The scope of the claims

 [1] A pneumatic tire having a plurality of grooves formed in a tread portion and a block defined by these grooves,

 In plan view of the tread, select a pair of adjacent blocks across the groove, and draw perpendicular lines from the two vertices on the side of the sandwiched groove to the other block. In addition, the legs of these perpendicular lines are connected by a line segment along the outer periphery of the block, and the length of this line segment is compared between the blocks, and the length of the shorter line segment is determined as the block facing length c. And when

 The pneumatic tire according to claim 1, wherein a ratio c / b between the facing length c of the block and the groove width b of the groove is in the range of 0.50≤c / b≤l.30.

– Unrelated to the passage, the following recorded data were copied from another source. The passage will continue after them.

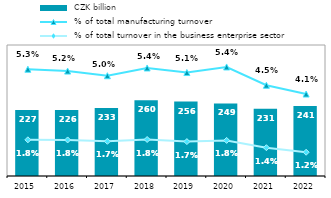
| Category |  CZK billion |
|---|---|
| 2015.0 | 226.828 |
| 2016.0 | 226.336 |
| 2017.0 | 233.272 |
| 2018.0 | 260.301 |
| 2019.0 | 255.587 |
| 2020.0 | 249.315 |
| 2021.0 | 231.363 |
| 2022.0 | 240.672 |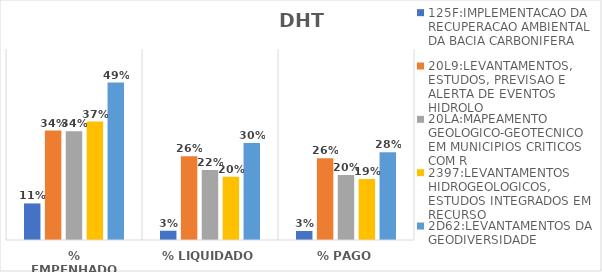
| Category | 125F:IMPLEMENTACAO DA RECUPERACAO AMBIENTAL DA BACIA CARBONIFERA | 20L9:LEVANTAMENTOS, ESTUDOS, PREVISAO E ALERTA DE EVENTOS HIDROLO | 20LA:MAPEAMENTO GEOLOGICO-GEOTECNICO EM MUNICIPIOS CRITICOS COM R | 2397:LEVANTAMENTOS HIDROGEOLOGICOS, ESTUDOS INTEGRADOS EM RECURSO | 2D62:LEVANTAMENTOS DA GEODIVERSIDADE |
|---|---|---|---|---|---|
| % EMPENHADO | 0.115 | 0.344 | 0.342 | 0.372 | 0.495 |
| % LIQUIDADO | 0.029 | 0.263 | 0.22 | 0.199 | 0.305 |
| % PAGO | 0.028 | 0.257 | 0.204 | 0.192 | 0.275 |

[2] The pneumatic tire according to claim 1, wherein a ratio c / b between the facing length c of the block and the groove width b of the groove is in a range of 1.00 ≦ c / b.

[3] Ratio of facing length c of the block to groove depth a of the groove c / a is 0.40≤c / a≤0.8

The pneumatic tire according to claim 1 or 2, which is in the range of 5.

[4] A pneumatic tire having a plurality of grooves formed in a tread portion and a block defined by these grooves,

 In plan view of the tread, select a pair of adjacent blocks across the groove, and draw perpendicular lines from the two vertices on the side of the sandwiched groove to the other block. In addition, the legs of these perpendicular lines are connected by a line segment along the outer periphery of the block, and the length of this line segment is compared between the blocks, and the length of the shorter line segment is determined as the block facing length c. And when

 Ratio of facing length c of the block and groove depth a of the groove cZa is 0.40≤c / a≤0.8

A pneumatic tire characterized by being in the range of 5.

[5] Ratio of facing length c of the block to groove depth a of the groove cZa is 0.60≤c / a≤0.8

The pneumatic tire according to claim 3 or 4, which is in the range of 0.

[6] The pneumatic tire according to any one of [1] to [5], wherein the pneumatic tire includes at least three or more block rows each including a plurality of the blocks arranged in the tire circumferential direction.

[7] The groove includes an inclined groove that is inclined with respect to the tire circumferential direction, and the tread portion has a substantially mesh pattern. The pneumatic tire according to any one of claims 1 to 6, wherein a shaped block pattern is formed.

 [8] The pneumatic tire according to [7], wherein an inclination angle of the inclined groove is in a range of 30 degrees to 60 degrees.

 [9] The ratio b / a between the groove depth a and the groove width b of the groove is in the range of 0.6≤b / a≤0.8.

: The pneumatic tire according to any one of! To 8.

[10] The pneumatic tire according to any one of [1] to [9], wherein a protrusion is formed on the groove bottom of the groove to prevent foreign objects from being caught.